This is false. When a MOSFET fails, it simply becomes a short. It does not force more wattage into the loading element (the heaters in this case). So if your 40W cartridge is on all the time, it draws 40 watts (or 3.33Amps) constantly, heating your hotend up to dangerous temperatures. Same goes for your bed heater. So at full on, your PSU which is rated for 190W will easily power your 120W bed and 40W cartridge for a few hours until it burns.

To add, on the Solidoodle forums a user had most of his house burn down. For the past 4 weeks we have all been discussing fire prevention. Some of the things people should realize is that:

1.) The number of fire incidents being reported is increasing, it is not simply a matter of luck.
2.) Not a single printer being sold (exception of the big evil companies) have their machines as UL listed. They have not proven through 3rd party testing the rated failure of fire safety.
3.) Fire prevention of pretty much all of these machines is not simply a matter of a loose thermistor. The hotend can burn up due to many reasons. I have had a stuck processor with the watchdog turned on. It is community based firmware, not ironclad safety proven software. And I have personally watched a RAMPS burn up from a bad connector. On top of that, I have seen a report on a PSU catching fire.

So while some people are scampering to find solutions to each possible ignition point (while individually ignoring the rest of them) there is no mitigation through the electronics if the fire has already started. And since a thermal fuses are not rated hgih enough to watch the hotend directly, and can only detect fire AFTER ignition in other dangerous parts of the printer, you can already assume the printer is burning away.

So to be smart:

Make sure your firmware watchdog is turned on. This is just too easy not to do.

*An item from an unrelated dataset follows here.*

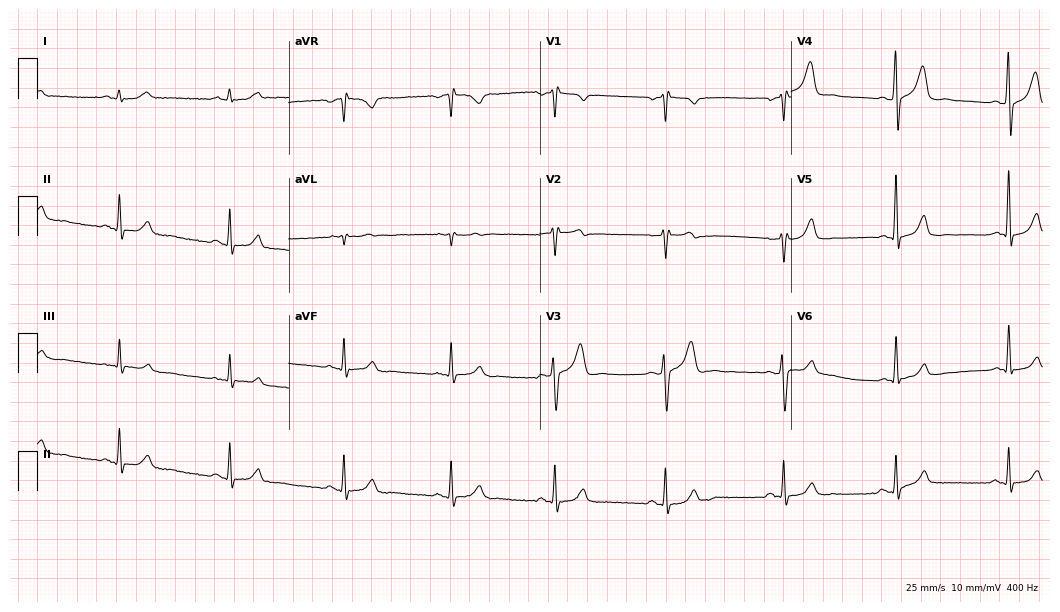
12-lead ECG from a 44-year-old male (10.2-second recording at 400 Hz). Recorded interpretation: within normal limits.

Make sure your connectors are solid, and check their temperature while printing to make sure they are not a source of ignition.

If possible, enclose your printer using polycarbonate. Not plexiglass. Plexiglass is a fuel, Polycarbonite is fire retardant.

Make sure you place your printer in a room with a smoke detector and a fire extinguisher near the door.

Do not leave prints unattended/while you sleep. If you really want unattended printing with machines the have been built at home, customized, made with any plastic components then be prepared to use all-metal table and shroud enclosure with an Automatic Fire Extinguisher.

Or be prepared for this:
beware-your-3d-printer

---

"Never argue with stupid people, they will drag you down to their level and then beat you with experience."

Quote
Hazer

Quote
thejollygrimreaper
using my setup as an example:

on my hotend i have a 40watt 12v heater cartridge and a 12v 120watt silicone bed , and i run a 19v 180watt power supply , obviously i have my max_pwm value set as to not instantly overload the powersupply but to a point where my bed and hotend can function as desired

scenario #1 : if the hotend mosfet fails, the hotend heater cartridge will want to suddenly draw around 100 watts on top on that there is the current draw from the stepper motors and the bed which still drive the powersupply into overload and shut it down.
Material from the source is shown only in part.